When a continuous signal is digitally sampled at periodic intervals, the frequency spectrum of the input is replicated periodically as well, with period inversely proportional to the sampling period. This can produce the phenomenon called "aliasing", where high frequencies masquerade as low ones. When this occurs, we can no longer reliably reproduce the continuous signal from the sampled one. To avoid this, we need to select a single period in the frequency domain, to filter the input before we sample. The ideal filter has a simple frequency response, one that looks like a square box.
So now the question is, what filter has a frequency response that looks like a box? Yep, you guessed it. And what is its impulse response? Right again. --KSmrqT 11:17, 18 September 2006 (UTC)

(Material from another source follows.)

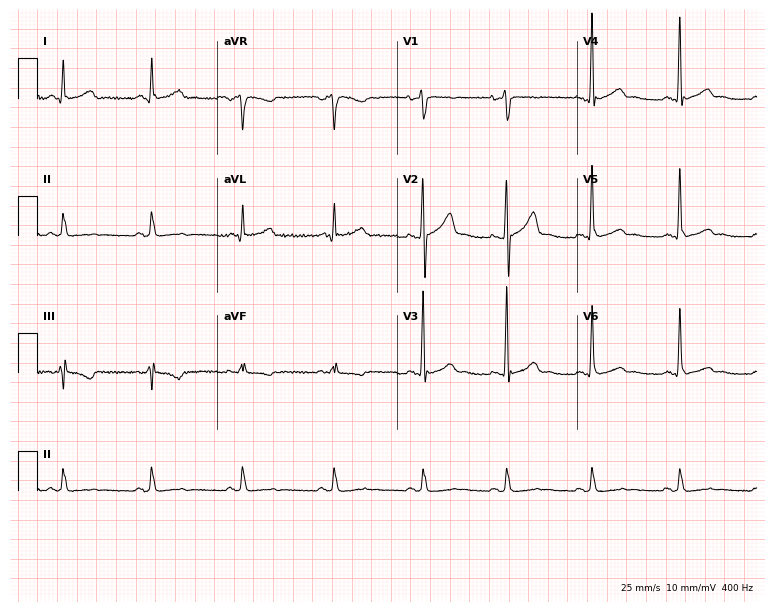
Electrocardiogram, a male, 42 years old. Overall reading on record: normal ECG.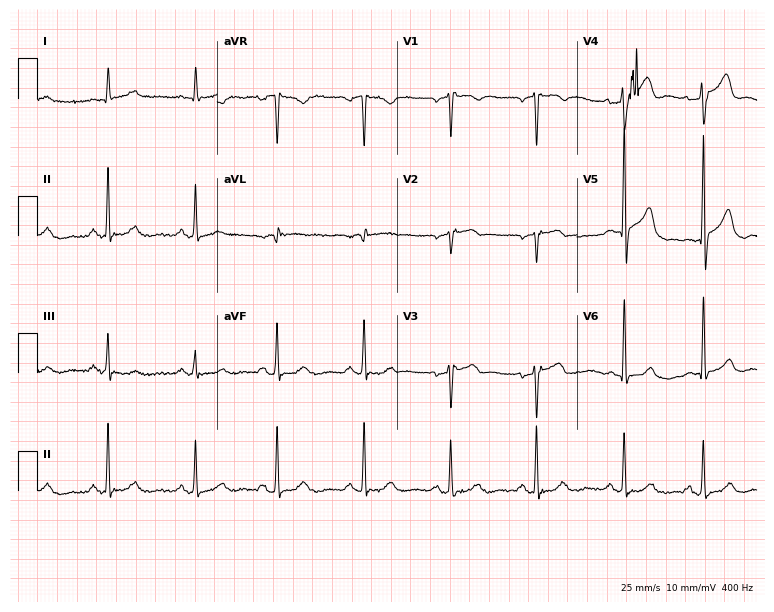
Standard 12-lead ECG recorded from a 67-year-old man. Read as a normal ECG.

Thanks for the responses. I be sure to read about the topics you told me about. Thanks. HP 50g 14:52, 18 September 2006 (UTC)
I award KSmrq with this mathematical equation for his comprehensive contributions to the Mathematics Reference Desk. :-) --HappyCamper 15:41, 18 September 2006 (UTC)

f \left( t \right) = \frac{1}{\sqrt{2\pi}} \int\limits_{-\infty}^\infty F\left( \omega\right) e^{i\omega t}\,d\omega.